Dataset extract
==============================

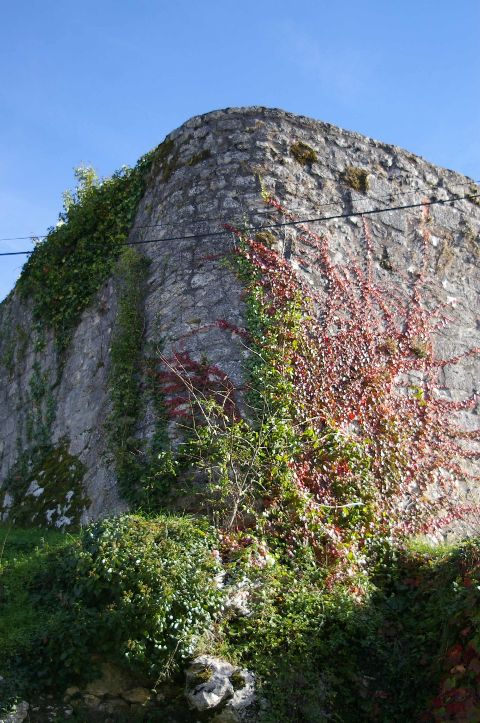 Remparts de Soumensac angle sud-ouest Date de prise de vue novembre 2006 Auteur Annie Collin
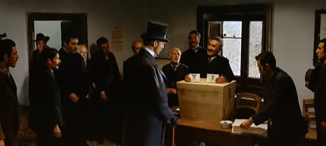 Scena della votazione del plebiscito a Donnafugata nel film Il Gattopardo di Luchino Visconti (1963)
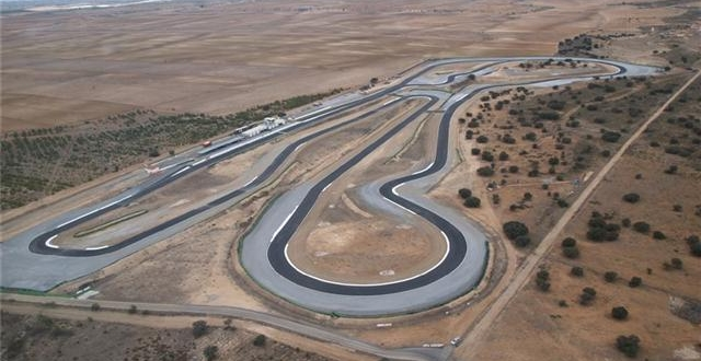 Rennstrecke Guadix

==============================

What to do
Without the pictures, print the whole listing exactly as given.

Result
 Remparts de Soumensac angle sud-ouest Date de prise de vue novembre 2006 Auteur Annie Collin
 Scena della votazione del plebiscito a Donnafugata nel film Il Gattopardo di Luchino Visconti (1963)
 Rennstrecke Guadix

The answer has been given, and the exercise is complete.